What do you mean when you say, "It’s about dying to yourself so that others might live"? That sounds less like love and more like trading one ego for another. As I understand it, we're not called to kill ourselves (metaphorically or otherwise) but to die to sin; and not so that others might live but so that we might live for God (Romans 6:11). When we live for God we live unselfishly, and in that generosity of spirit we live abundantly.

Anonymous said...

Dear Anonymous:

Good questions/observations. "Dying to self" is another way of saying, "Dying to sin." What I mean is: dying to one's egotistical self, one's self-centered self; the self who is tempted to indulge in greed, even at the expense of hurting or endangering the lives of others; like the irresponsible corporate executives at Enron who lost the life savings of many people, or the irresponsible bankers who invested in "derivatives" based on toxic mortgages and thus threatened the whole international banking system (and the jobs and homes and pensions and savings of many millions which are supported to some degree by that system), or the already comfortable upper middle class folk who've insisted on getting more and more tax cuts in recent decades, at the expense of the holders of public sector jobs (like road construction and transit operation) that are funded by tax receipts, and those on disability (perhaps injured on jobs were safety regulations were allowed to lapse because governments didn't have enough money to hire enough inspectors to make sure that regulations were enforced) whose benefits are so dreadfully inadequate. When we metaphorically die to this greed and self-centeredness which gives rise to considerable human suffering, and when we rise to a newness of life which is committed to the common good (creating jobs, building environmentally-friendly infrastructure, providing for those unable to work) we are "dying to self that others might live."

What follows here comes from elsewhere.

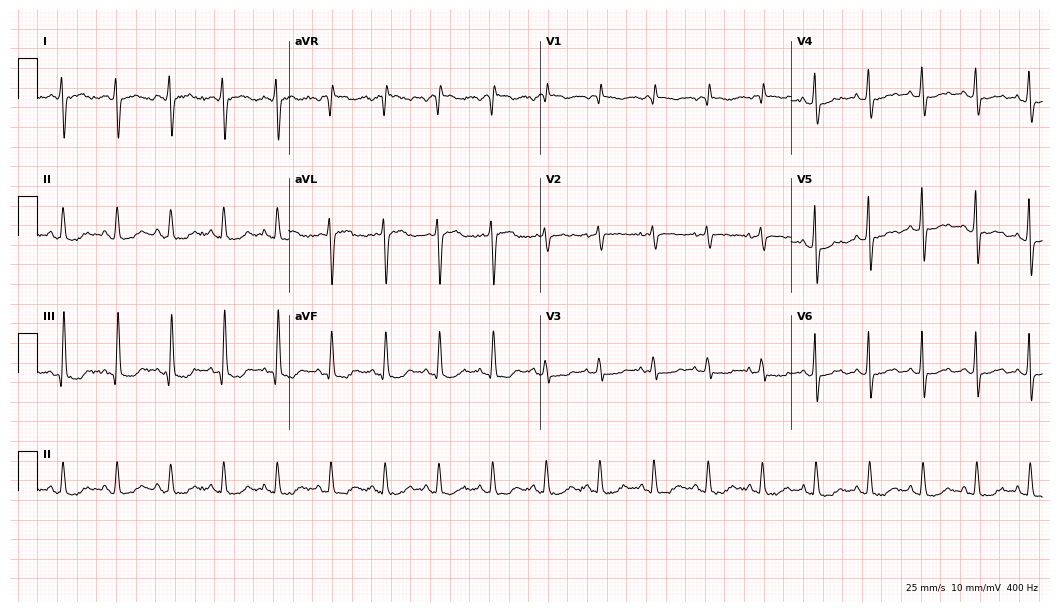
12-lead ECG from a 56-year-old female. Findings include sinus tachycardia (a sinus rate of 100 beats per minute or more).
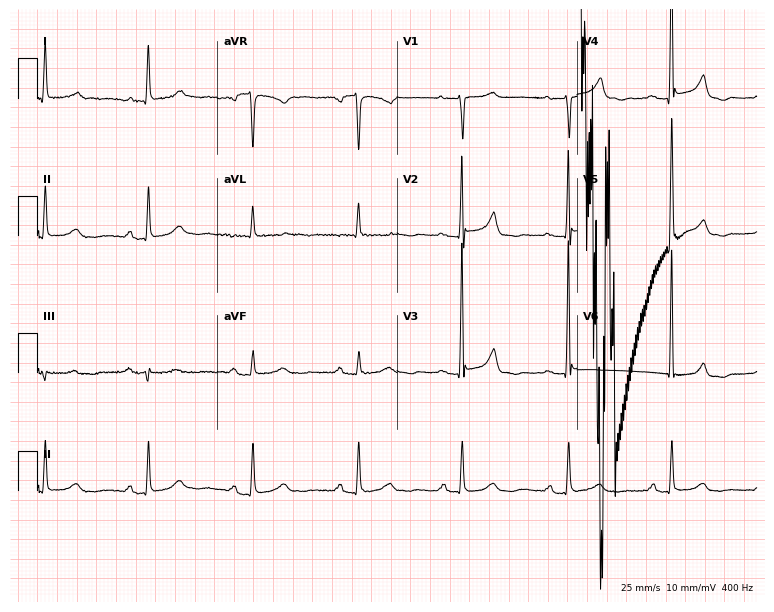
Standard 12-lead ECG recorded from a female, 80 years old. None of these six findings is recorded: first-degree AV block, right bundle branch block (RBBB), left bundle branch block (LBBB), sinus bradycardia, atrial fibrillation (AF), sinus tachycardia. Other findings, if any, are not listed.
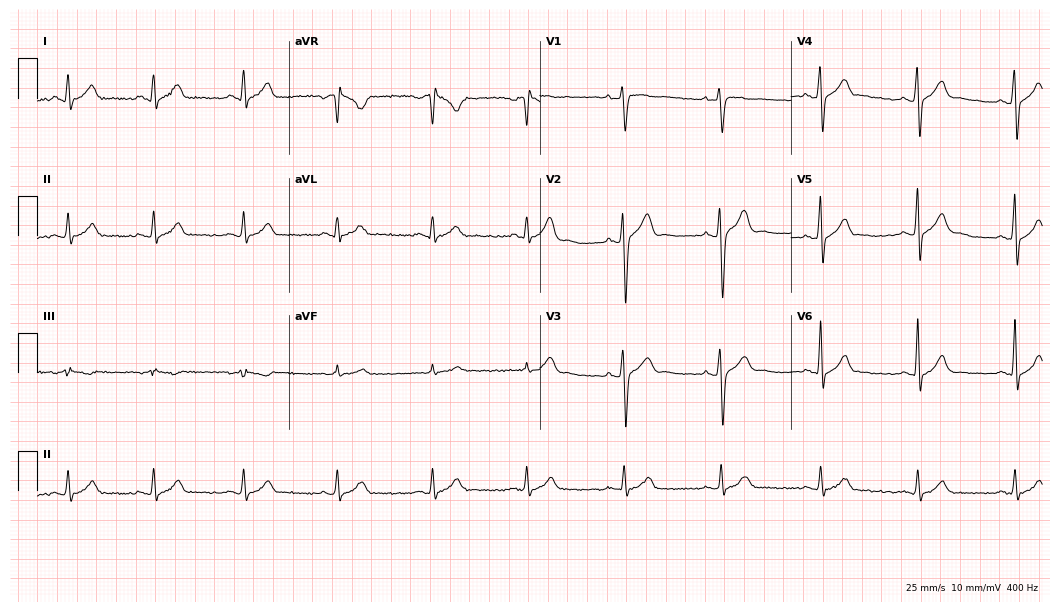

Paul knew little or nothing of the concept of the individual that we 21st century types have inherited from the 18th century Enlightenment. When he speaks of being dead to sin and alive to God in Romans 6:11, he is speaking at least as much about the community as he is about the individual. He is addressing the letter to the church (the community of faith) in Rome, not just to individual believers. We have to understand so much of what he says from this collective, community perspective. We die to sin (to self, to egotism, to selfishness), so that we can rise to newness of life in a community of faith which seeks the common good (see especially 1 Corinthians, chapters 12-14, where he's talking about how our gifts can be used for the good of the community; the famous love chapter is talking about the love - agape - which is incarnate in the Christian community). This is the understanding of dying to self and rising to new life that undergirds my entire March 8 sermon. Seems to me that this understanding of death and resurrection is a central biblical norm.